The music music used for Retro Swing will be lively, tuneful dance music, mostly in the "Big Band" style (1935-1945+) and some from the earlier Dixieland, Ragtime and other Dance Band styles that preceeded it.
       True swing dancing started in the late 1930's when the music began to "swing" but Lindy Hop itself started earlier about 1925 at the Savoy Ballroom in New York city. It was built on dances that dancers already knew, particularly the newly invented foxtrot (slow, medium and fast) and from solo jazz moves. To this they added some Charleston steps. Thus the basic step of Lindy is the classic "Slow, Slow, Quick-quick, Slow," in an 8 count pattern. It can be danced at an amazing variety of speeds from quite slow to medium fast. If the music is very fast dancers often do the Balboa, Charleston, Boogie-Woogie etc
        As the years passed by new dances evolved from Lindy Hop and Swing Dancers were always quick to include some of the moves from newer dances into their Lindy Hop dancing. So true swing dancers have a tradition of welcoming new dance styles. The variety of dance styles included into Lindy Hop includes the following:
1. Solo Jazz (1912?)
2. Foxtrot (1912+) The original "foxtrot" was a social dance at various speeds (fast, medium and slow). It was part of the "animal craze" with such dances as the "Flea" - Bear - Chicken - etc - etc. It is almost certainly a myth that it was named after the famous self-promoter Harry Fox (though he did perform it - once he had learned it from the original inventor).
3. Blues (1914?) As soon as Blues music was invented dancers took to its suggestive grooves. It was a hit. Still is. Some blues music is very slow and some is surprisingly fast.
4. Lindy Hop (1925) Now danced as "Retro Swing" in the tradition of welcoming and including all the dance styles listed here.
5. Charleston (1920's)
6. Shag (Street Swing) (1927) Some Universities in Texas and Louisiana were said to be dancing Shag in inter-campus competitions as early as 1915. It was revived and adapted in Carolina in the 1920's and later on the West Coast. At one time it was called the "Flea Hop." The original music was fast Ragtime music but Shag has always easily adapted to other music. 

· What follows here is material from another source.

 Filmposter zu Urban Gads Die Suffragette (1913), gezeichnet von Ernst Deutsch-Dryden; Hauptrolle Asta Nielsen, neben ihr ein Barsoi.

7. Jitterbug, (6 count) (1928) Closely related to Lindy, and eventually gave rise to what we now call "fast jive."
8. Boogie Woogie (1928) 
9. East Coast Swing (6 or 8 count) (once also known as East Coast Lindy)
10. Balboa (1940's) (but perhaps as early as 1915, but not widely known until the early1940's).  Today it is danced as either "Pure Balboa" or as "Bal-Swing" and generally to very fast music. 

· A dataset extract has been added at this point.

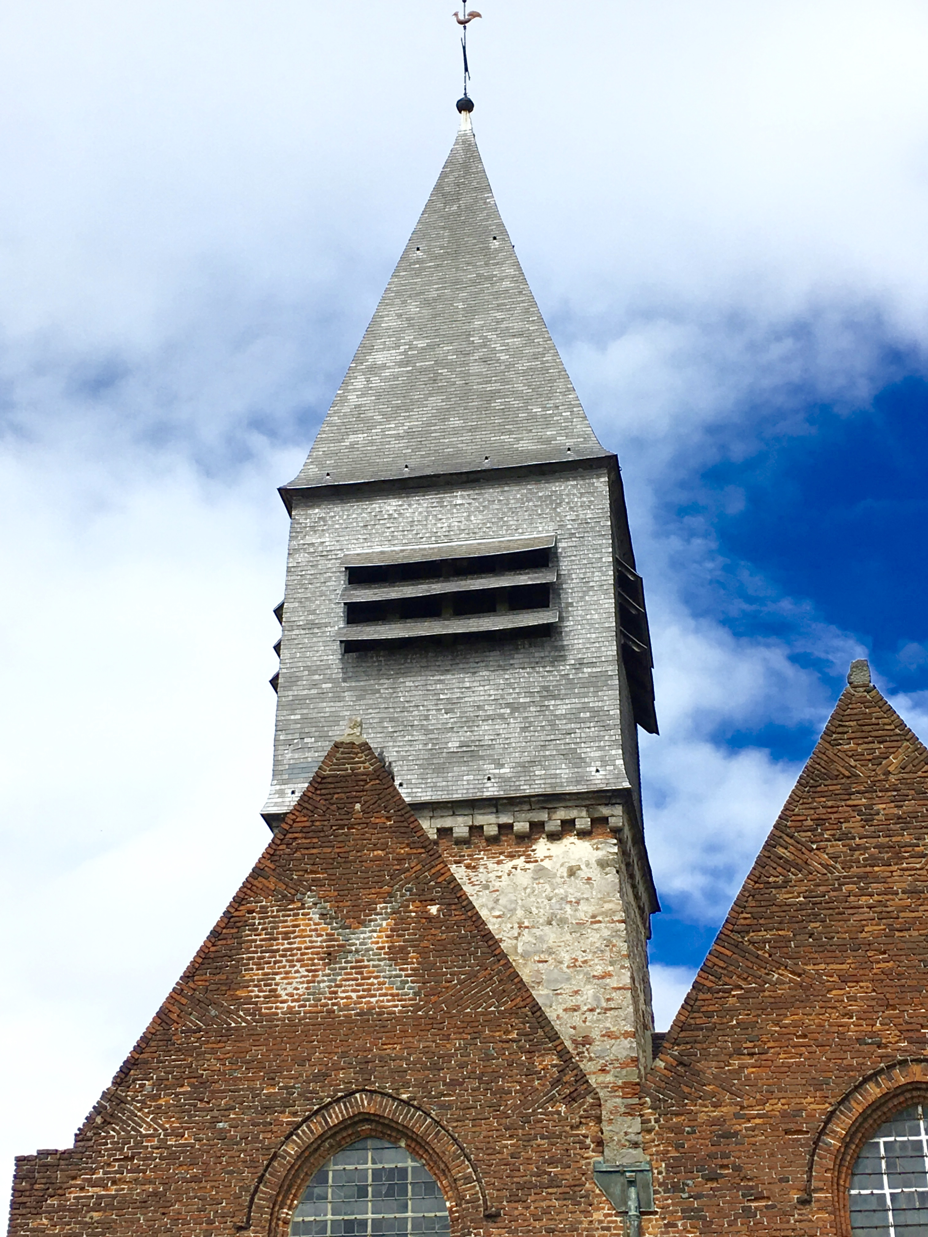 Clocher de l'église Saint-Michel

11. West Coast Swing (1930's) Has Lindy roots and was originally 8 count to slow or medium speed blues music; it is now mostly 6 count. Once called "Blues" or "Western Swing" it gradually became known as W.C.S. many years later. Many W.C.S. dances today do not use swing music at all but use "contemporary" music. The dance has evolved into something quite different and in its own way it is quite beautiful.

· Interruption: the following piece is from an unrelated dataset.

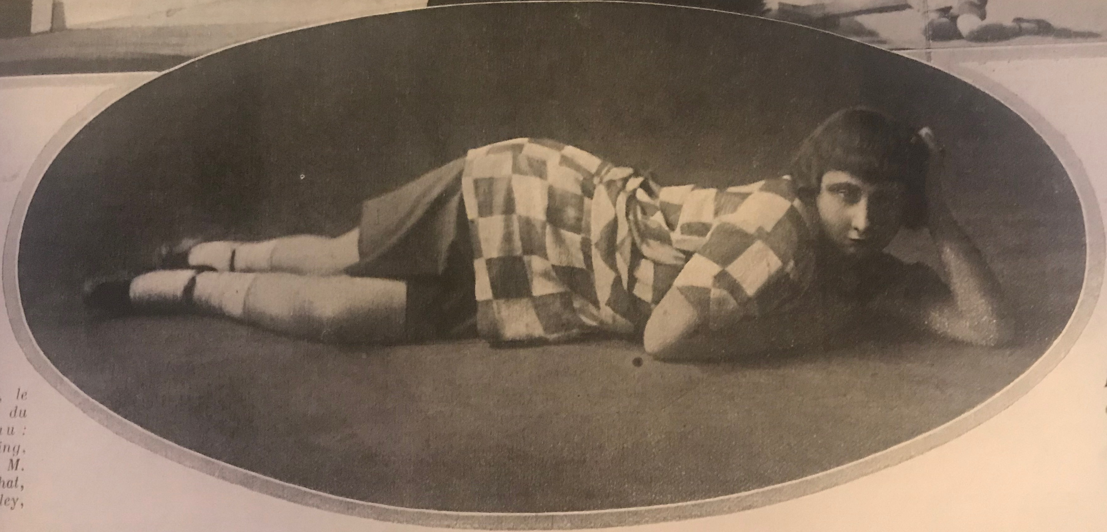 Мария-Тереза Голей в роли Дитя в опере Равеля «Дитя и Волшебство»

12. Rock and Roll (1950's +) Jive style similar to jitterbug, but much simplified. A great deal of Rock and Roll music is amzingly suitable for smooth Lindy. Sometimes it "swings" but is often "straight."
 - Disco Dancing (1970's). The music is seldom swing, but an amazing amount of moves are based on solo jazz steps still used in many swing dances. "Disco" was origanlly a partner dance but gradually became almost entirely solo. At one time it also used line dances updated from the 1920's jazz versions (Line Dancing has now become very popular, and to a wide variety of music).
 - Swing Waltz  (Sometimes know as "Cross-Step Waltz") it has become popular and is a revival of a French waltz style (1920) adapted from earlier Viennese & other waltzes. It uses swing dance moves but the music is not "swing."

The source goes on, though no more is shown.